フェブリヤーナがことあるごとにイング時代の俺のことを言うものだから、霧がそれを気にしないでいられるわけもなく、ついでだということで俺の全部を話したのだ。
つまり、俺は魂だけを召喚されてイングになったけど、その前は封月織羽だったわけではないということを。
その名前を言うと霧は驚いていた。同じクラスになった覚えはないが、それでも同学年で出た死者だから知っていたのだろう。
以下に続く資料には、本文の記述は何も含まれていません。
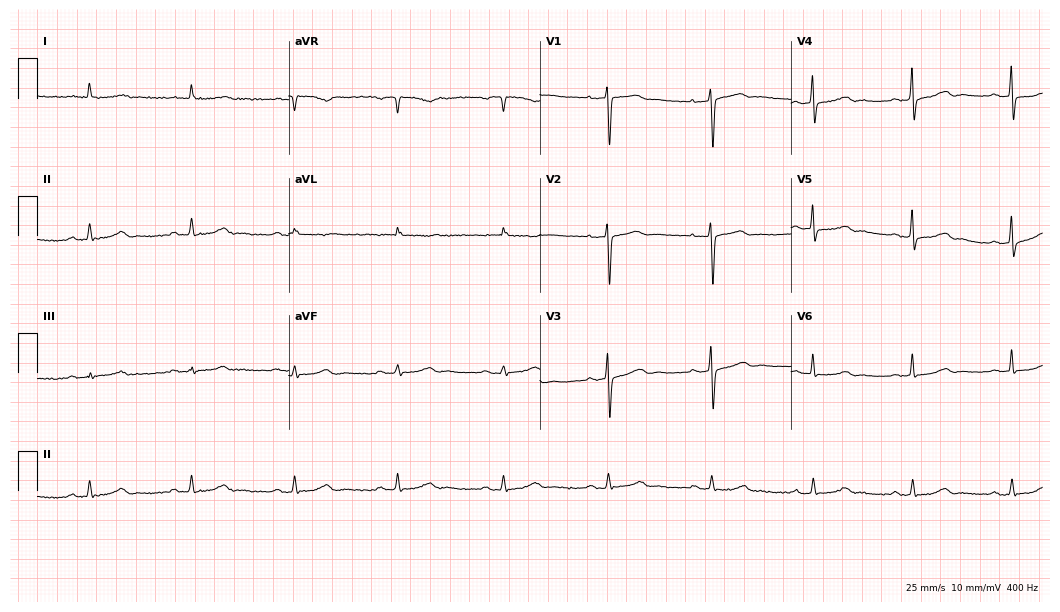
12-lead ECG from an 83-year-old female. No first-degree AV block, right bundle branch block (RBBB), left bundle branch block (LBBB), sinus bradycardia, atrial fibrillation (AF) or sinus tachycardia recorded for this tracing.

とはいえ、霧にとって問題なのは俺が純粋な封月織羽ではなかったということではなく、俺がちゃんと女ではないということだろう。
体は女、でも心は男。
LGBTを気取りたいわけではないがセクシャル的に厄介なことになっているのは認める。男に抱かれる気がない以上、相手には百合な感性を求めてしまうし、かといって俺の本性は男であるという。
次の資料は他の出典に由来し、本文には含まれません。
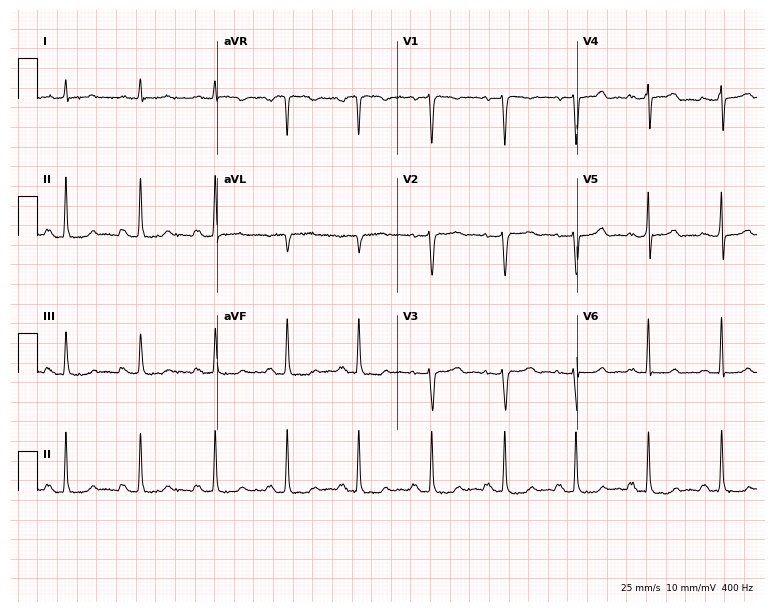
ECG — a female, 44 years old. Screened for six findings — first-degree AV block, right bundle branch block, left bundle branch block, sinus bradycardia, atrial fibrillation, sinus tachycardia — none is recorded.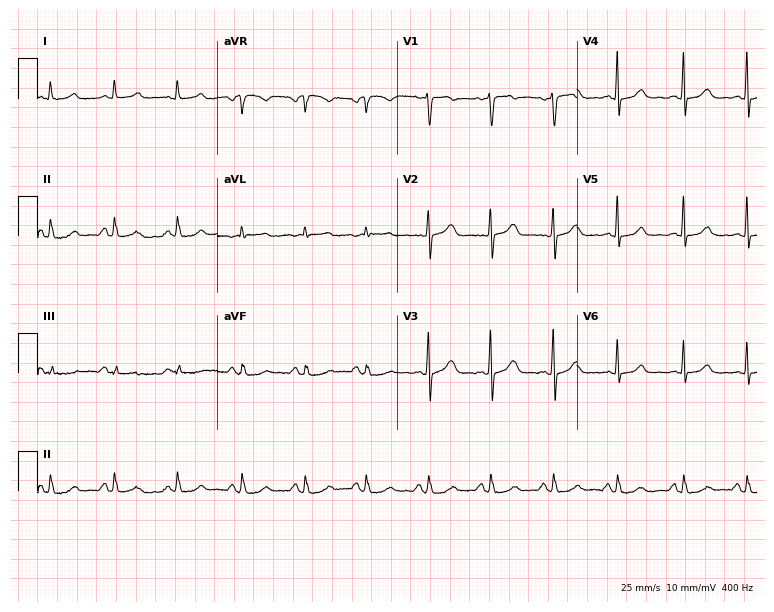
Resting 12-lead electrocardiogram. Patient: a 44-year-old female. None of these six findings is recorded: first-degree AV block, right bundle branch block, left bundle branch block, sinus bradycardia, atrial fibrillation, sinus tachycardia. Findings outside these six are not listed.

肉だけ見れば女同士だから問題ないがその精神は男なのだ。『男っぽい女』と『男』は違うのだ。
霧が煩悶するのもしかたない。
あるがままを受け入れるなんてのは難しい。
そもそも個人個人で世界を受け入れる形は違う。それこそが個性なのだから。
「別に……あなたはあなただからいいのよ」
と、霧が小声で言った。
「ただ、私が知らないことを知っている人がいるのが、ちょっと……」
と口ごもる。
俺はそんな霧を見てにやりと笑う。
フェブリヤーナはスウィッチの向こうで舌打ちする。
「どうだ、俺の霧は可愛いだろう?」
「ふん」
「ちょっと、やめなさい!」
顔を赤くして霧が起こる。
こういう反応はなんか久しぶりで楽しい。